The Appelo Archive Center and Memorial Library is one of a number of interesting museums in the area including the Knappton Cove Heritage Center, Fort Columbia National Historic Site in Chinook, Lewis and Clark Interpretive Center at Cape Disappointment State Park, and Columbia Pacific Heritage Museum in Ilwaco. Other nearby historical museums including the Pacific County Historical Museum in South Bend and the Northwest Carriage Museum and Willapa Seaport Museum in Raymond. This is an area rich in local museums!

The Appelo Archive Center tells the story of logging and life, with a special focus on the Finnish roots of the Naselle/Gray’s River area. It was founded by local resident Carlton Appelo, 90, who has donated many items from the collection of his family. His father, Carl Arthur (C.A.) Appelo, emigrated to the U.S. from Finland in 1906. He moved to the Deep River, WA area in 1912 and become Deep River Postmaster, a position he held until 1960.

Located on SR 4 in Naselle, about 30 minutes from the Long Beach Peninsula, the museum also serves as a visitor’s center “for those passing through the area needing assistance and a good cup of coffee,” says museum co-founder Karen Bertroch. A new cafe is opening this month in the center.

Karen knows the history of the museum well. “Carlton has always loved history. He has been saving documents, newspapers, books, interviews, research materials, etc for years,” she shares. “The collection was stored in one of the Appelo family’s general stores in Naselle. He has always had the idea of making it available to the public. It was set up as nonprofit in 2005 with the Wahkiakum Community Foundation, then set up as an independent organization in 2010. Now almost 91, Carlton’s memories and life’s work still are an important factor in the Center’s development.”

Site Manager Samanatha Hollo is in the process of scanning the archives extensive and growing photo collection of more than 3,000 photos using PastPerfect museum software. The photos are then filed in binders for easy research and ordering by museum patrons.

Main Floor Lobby

The memorial library has an extensive section where people can research their families including genealogical and cemetery records. The research area includes books, newspapers and oral histories, many of which are transcribed. “Carlton has loved sitting down and talking with people and he always has a tape recorder or video camera going,” says Samantha.

Lobby Exhibit

The Appelo Archive also publishes books about the area including the latest title “When Logging was Logging – One Hundred Years of Big Timber in Southwest Washington.” Other books by local authors plus Pioneer Voices booklets are for sale in the shop. Books and photos can be ordered from the museum’s online store.

Poster for the Center

Along with the expansive photo collection, the diverse collection preserves the local heritage with items like a desk from the original Naselle school, the original switchboard from Deep River and a plethora of logging artifacts.
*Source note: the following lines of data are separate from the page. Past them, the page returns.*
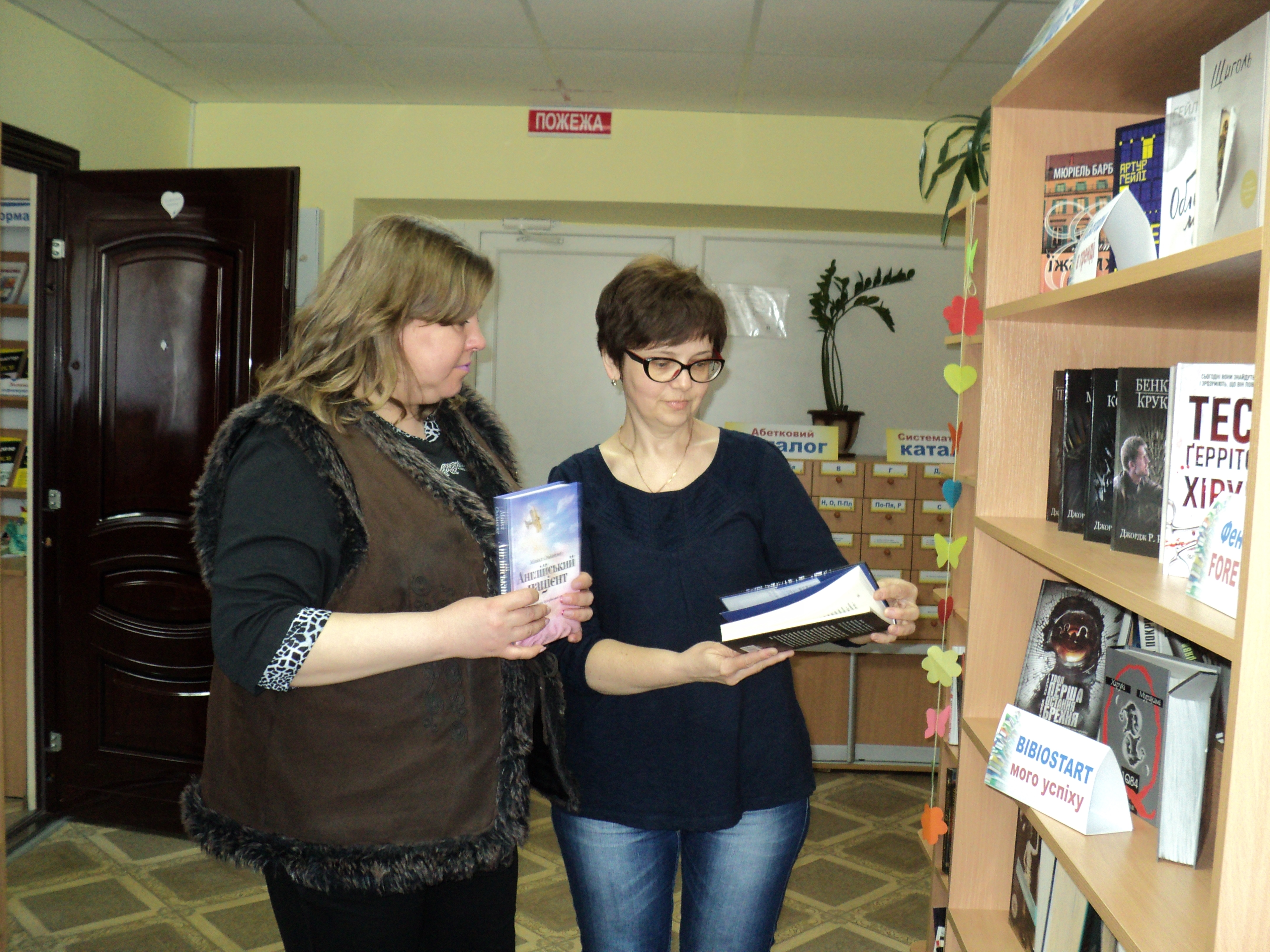 Обслуговування на абонементі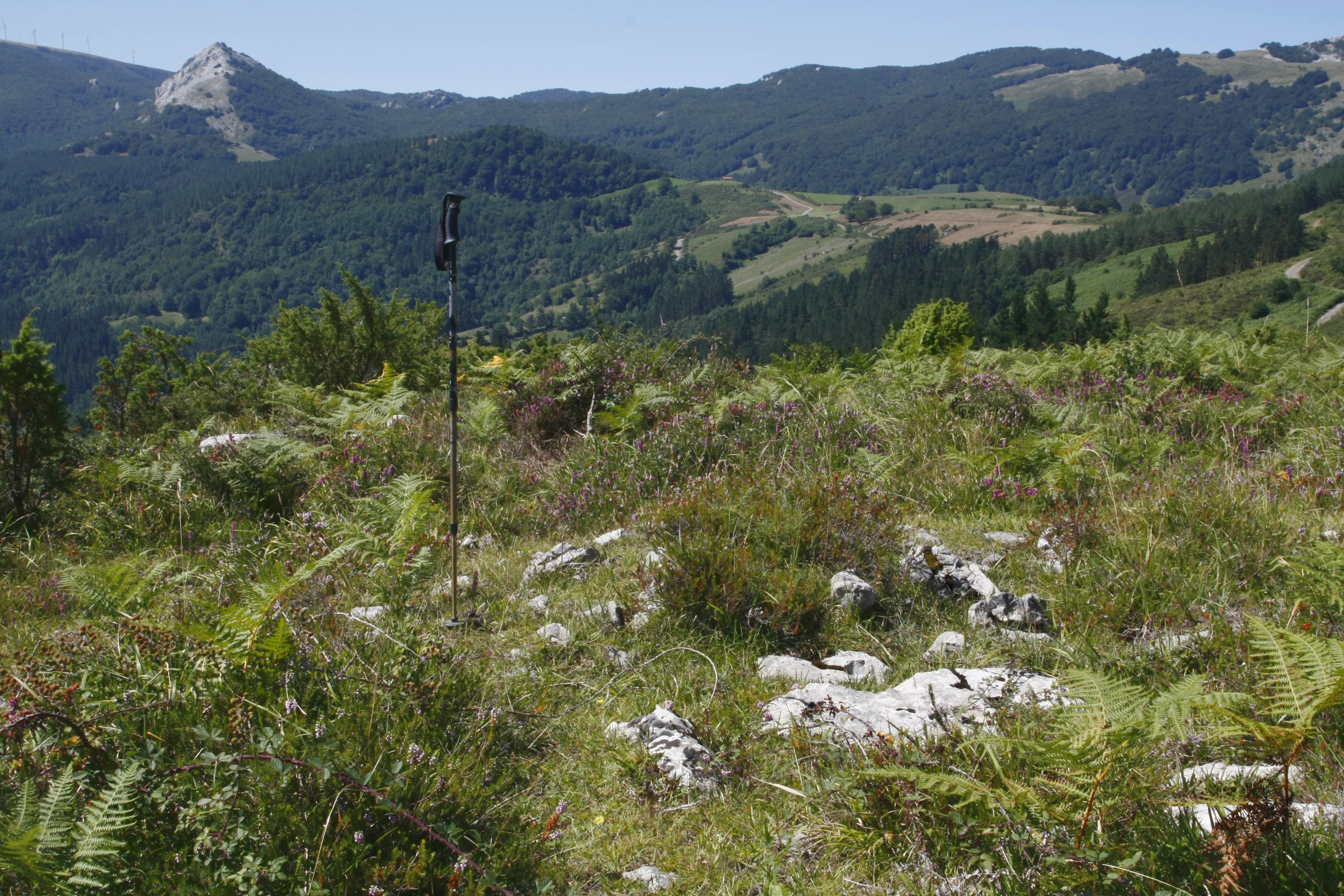 Aitzgain II trikuharria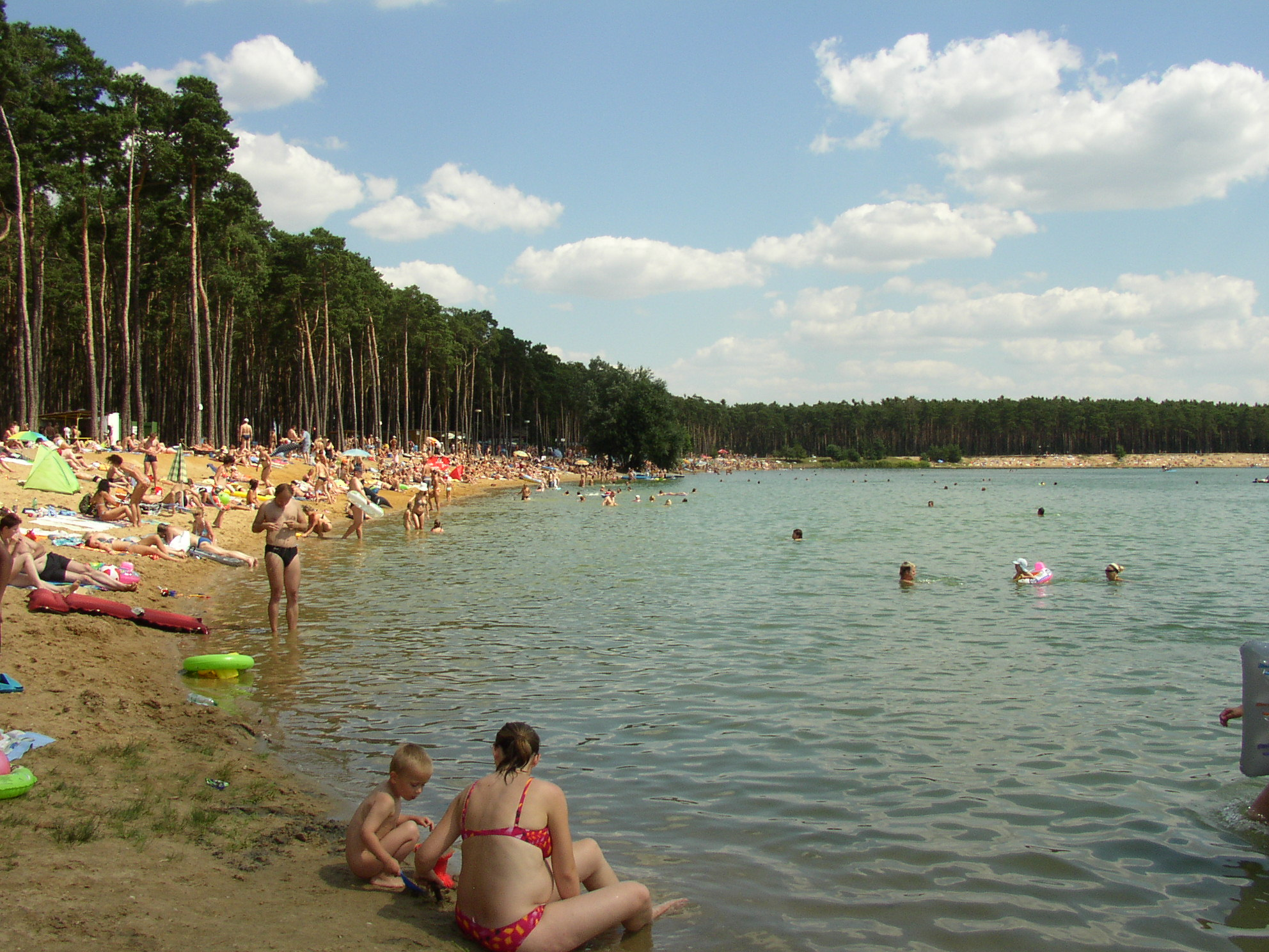 Koupaliště Lhota u Brandýse nad labem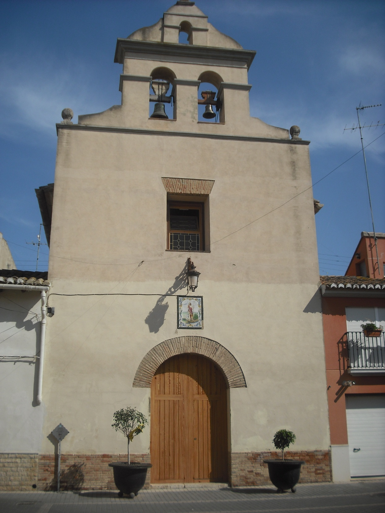 Ermita de Sant Joan de Mirambell.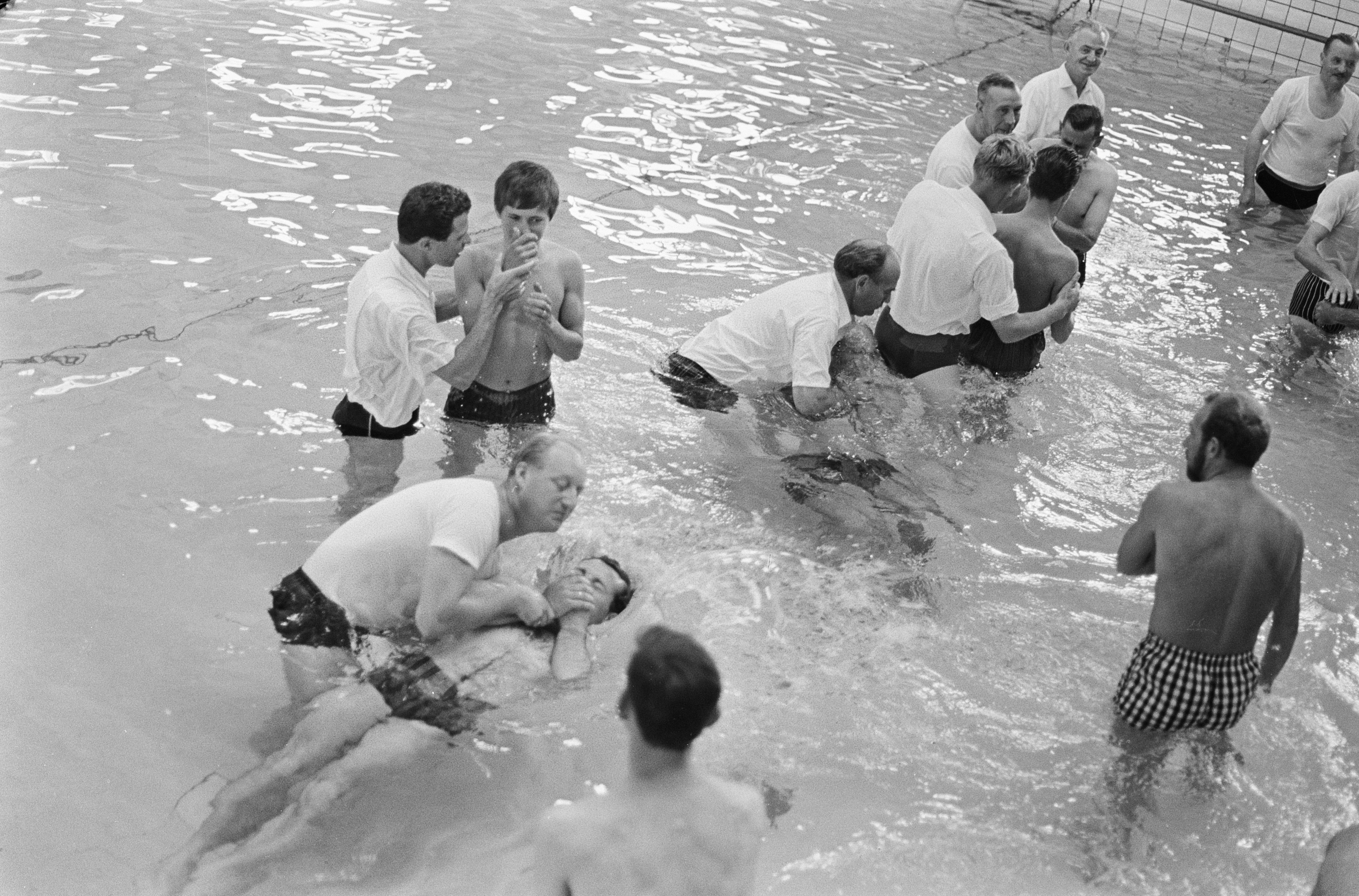 Collectie / Archief : Fotocollectie Anefo Reportage / Serie : [ onbekend ] Beschrijving : Doopplechtigheid in Zuiderbad van Jehova-getuigen Datum : 19 augustus 1966 Trefwoorden : Doopplechtigheden, zwembaden Fotograaf : Nijs, Jac. de / Anefo Auteursrechthebbende : Nationaal Archief Materiaalsoort : Negatief (zwart/wit) Nummer archiefinventaris : bekijk toegang 2.24.01.05 Bestanddeelnummer : 919-4638

Local furniture on display

The local telephone switchboard

Logging and store artifacts

Partial view of the research library

One charming exhibit includes dresses from the Appelo family and others including the wedding dress of Agnes Appelo.

Local dresses on exhibit

Finnish ex-patriot costume worn by Americans of Finnish descent

The photo collection documents the rich history of the area.

Deep River Log Dump - Photo courtesy of the Appelo Archive Center

When trees were serious trees! Photo courtesy of the Appelo Archive Center

The power of a local museum is felt in this gem. “The Center has certainly given the community of sense of renewed pride in their heritage of logging, their Finnish tradidtions and awareness of the importance of educating school children about their own local history,” Karen Bertroch reports. The Center sponsors the “Old Timber Loggers Reunion” on the last Saturday in January each year.

That local pride will continue as the Archive Center expands with a cafe, logging displays moved from the second to the first floor and a new exhibit on living through hard times in Washington history (on loan from the State Historical Society), which will be on display July through October 2013.